Saturday, 27 April 2013

Does the Heart Beat Differently in Times of Crisis: 'Love in the Time of Crisis' by Theopi Skarlatos

Does the heart beat differently in times of crisis? 

Sex worker Anna says: "We don't have time for love anymore."
Activist Natasa observes: "I have friends who can't even afford condoms." 
Entrepreneur Zoe reflects on her possible childless future: "They say 'Love conquers all'. But maybe it doesn't..."
   Natasa adds: "They..," meaning governments and politicians, "are imposing some kind of misery" on the Greek people with their austerity and financial crisis.

Love in crisis
The above quotes are taken from Love in the Time of Crisisa three-minute mini-documentary by Theopi Skarlatos.
  This poetic film reveals the untold and statistically unquantifiable story of what is happening to personal relationships in Greece as biting austerity hits the fan.


Paul Coleman, London Intelligence, April 2013







Tuesday, 16 April 2013

Thatcher's Disputed Legacy: Squandering North Sea Oil, Norway's Sovereign Wealth Fund

Did the late former Prime Minister Margaret Thatcher squander Britain's 'great black hope'? Paul Coleman outlines another furious Thatcher legacy debate.
  Rewind. It's November 2, 1975. BP's Aberdeen HQ in Scotland. The Queen gently paws a gold-plated button. North Sea Oil starts to flow.
   Outposts like Nigg, Sullom Voe and Aberdeen gush with oil men and money. The Scottish National Party chimes, 'It's Scotland's Oil'.
  North Sea Oil peaks in the mid-1980s. Thatcher's Treasury receives a tenth of its tax revenues from oil companies.

Other way Norway
North Sea Oil's other beneficiary - Norway - stashes revenues in a national deposit or 'sovereign wealth' fund. By 2013, Norway enjoys a growing $700 billion fund.
  Thatcher did not follow Norway's example. Nor did she allow the British National Oil Corporation - created by Labour energy secretary Tony Benn in the mid-1970s - to take a majority stake in the North Sea oil fields and invest in onshore industries, infrastructure and jobs.
  In fact, Thatcher privatised BNOC in 1982, clearing the way for BP to buy it. She spent oil revenues on tax cuts for the wealthy and on welfare benefits for the growing mass of unemployed people.

Sovereign wealth
PriceWaterhouseCoopers economist John Hawksworth calculated in 2008 that had Britain saved and invested its oil revenues, the British people would've now enjoyed one of the world's biggest sovereign wealth funds - comparable to the Arab oil state funds now buying up huge chunks of prime central London land and property.

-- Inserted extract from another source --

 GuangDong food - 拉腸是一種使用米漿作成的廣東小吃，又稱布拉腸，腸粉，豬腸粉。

Opportunity knocks...again
After years of declining oil production, 14 new North Sea oilfields look set to produce 470m barrels of oil in 2013 - rising to 2m barrels per day by 2017.
  But will Thatcheresque deficit reduction austerity and tax cuts dangle the British people over a barrel of 'great black hope' once again?
As new North Sea Oil opportunities knock, who will really benefit from future oil tax revenues?

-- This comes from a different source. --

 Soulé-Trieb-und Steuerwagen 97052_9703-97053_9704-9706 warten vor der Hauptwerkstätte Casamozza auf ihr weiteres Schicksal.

Paul Coleman, London Intelligence, April 2013

Monday, 15 April 2013

Margaret Thatcher's Legacy: Voter Popularity and Clement Atlee

The ongoing fracas over Margaret Thatcher's legacy seems as helpful as two bald men fighting over a comb, writes Paul Coleman. But was Thatcher the UK's most popular Prime Minister?
   Electorally, the Conservative Party under Thatcher's leadership polled under 44% of the vote in 1979. This proved her biggest vote share and took her to 10 Downing Street for the first time.
  Turnout was 76%.

Eclipsed
In 1983, the 'Thatcher landslide' polled only 42% of the actual vote. Labour suffered by losing votes to the Social Democrat Party defectors and their 'Alliance' with the Liberals.
Thatcher supporters claim she was Britain's 'greatest Prime Minister since Winston Churchill'. Her opponents say she will always be the most destructive, even worse than Tony Blair.
  But in terms of voter popularity, Thatcher remains eclipsed by Clement Atlee whose Labour Party polled nearly 48% of the 1945 general election vote.
   Margaret Thatcher, born 1925, died on 8 April 2013. 
Her state-funded 'ceremonial' funeral kicks off on Wednesday, 17 April.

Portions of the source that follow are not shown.